En ce qui concerne l’erreur d’appréciation et l’erreur de fait :

Aux termes de l’article L. 133-2 du code général de la fonction publique : « Aucun agent public ne doit subir les agissements répétés de harcèlement moral qui ont pour objet ou pour effet une dégradation des conditions de travail susceptible de porter atteinte à ses droits et à sa dignité, d'altérer sa santé physique ou mentale ou de compromettre son avenir professionnel ».

Si la protection fonctionnelle résultant d'un principe général du droit n'est pas applicable aux différends susceptibles de survenir, dans le cadre du service, entre un agent public et l'un de ses supérieurs hiérarchiques, il en va différemment lorsque les actes du supérieur hiérarchique sont, par leur nature ou leur gravité, insusceptibles de se rattacher à l'exercice normal du pouvoir hiérarchique.

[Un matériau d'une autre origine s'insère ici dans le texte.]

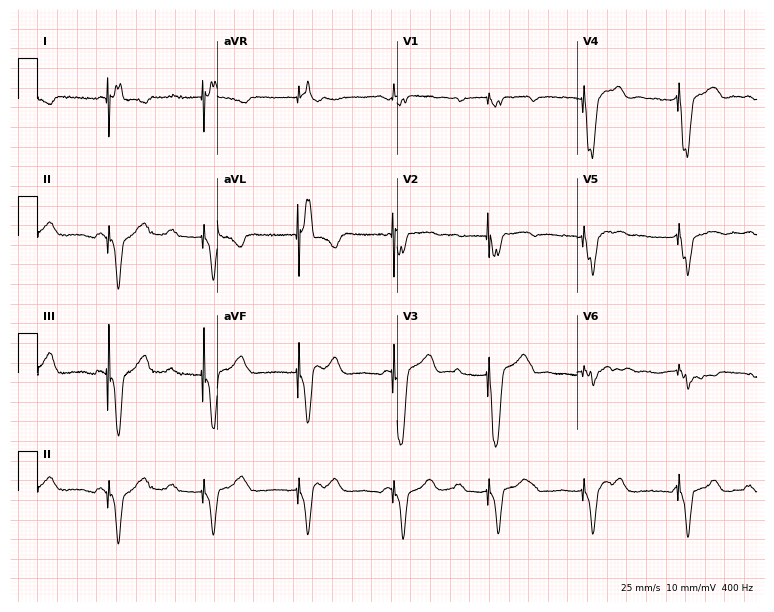
Standard 12-lead ECG recorded from a 65-year-old female patient (7.3-second recording at 400 Hz). None of these six findings is recorded: first-degree AV block, right bundle branch block (RBBB), left bundle branch block (LBBB), sinus bradycardia, atrial fibrillation (AF), sinus tachycardia.
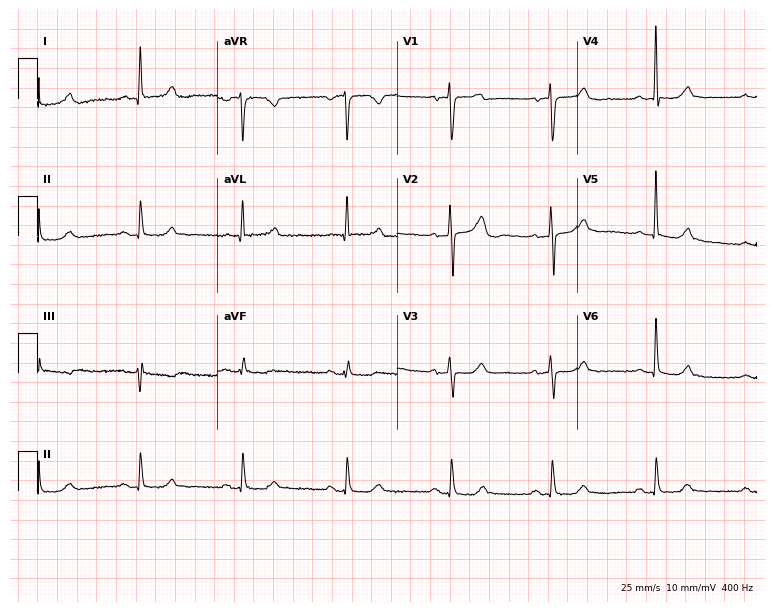
12-lead ECG from a 70-year-old male patient. No first-degree AV block, right bundle branch block (RBBB), left bundle branch block (LBBB), sinus bradycardia, atrial fibrillation (AF) or sinus tachycardia recorded for this tracing. Findings outside these six are not listed.
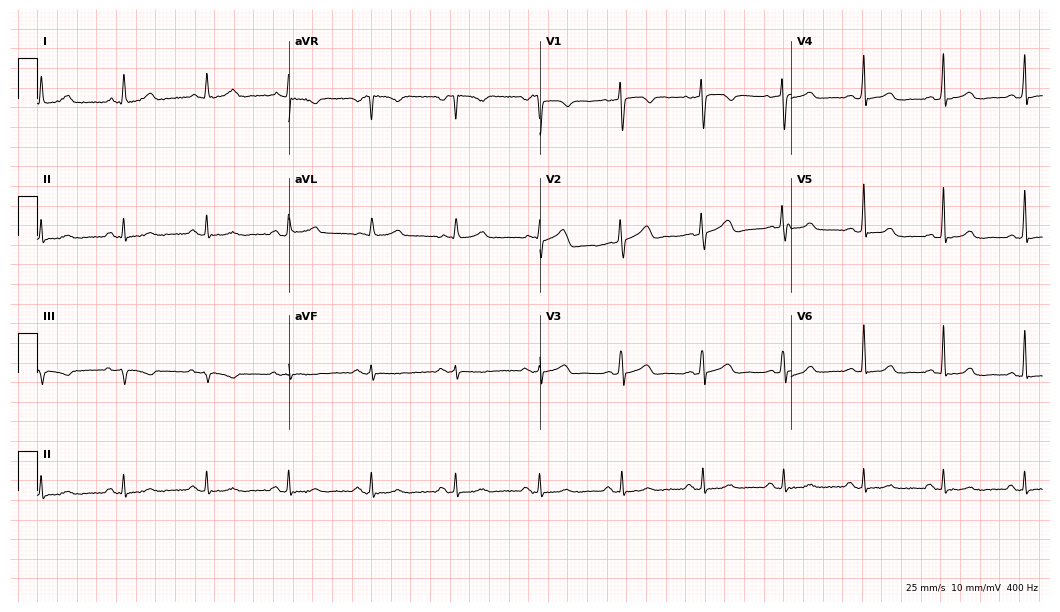
Resting 12-lead electrocardiogram (10.2-second recording at 400 Hz). Patient: a 57-year-old woman. Read as a normal ECG.

Il appartient à l'agent public qui soutient avoir été victime de faits constitutifs de harcèlement moral, lorsqu'il entend contester le refus opposé par l'administration dont il relève à une demande de protection fonctionnelle fondée sur de tels faits de harcèlement, de soumettre au juge des éléments de fait susceptibles d'en faire présumer l'existence. Il incombe à l'administration de produire, en sens contraire, une argumentation de nature à démontrer que les agissements en cause sont justifiés par des considérations étrangères à tout harcèlement. La conviction du juge, à qui il revient d'apprécier si les agissements de harcèlement sont ou non établis, se détermine au vu de ces échanges contradictoires, qu'il peut compléter, en cas de doute, en ordonnant toute mesure d'instruction utile. Pour apprécier si des agissements dont il est allégué qu’ils sont constitutifs d’un harcèlement moral revêtent un tel caractère, le juge administratif doit tenir compte des comportements respectifs de l’agent auquel il est reproché d'avoir exercé de tels agissements et de l’agent qui estime avoir été victime d’un harcèlement moral. Pour être qualifiés de harcèlement moral, ces agissements doivent être répétés et excéder les limites de l’exercice normal du pouvoir hiérarchique. Dès lors qu’elle n’excède pas ces limites, une simple diminution des attributions justifiée par l’intérêt du service, en raison d’une manière de servir inadéquate ou de difficultés relationnelles, n’est pas constitutive de harcèlement moral.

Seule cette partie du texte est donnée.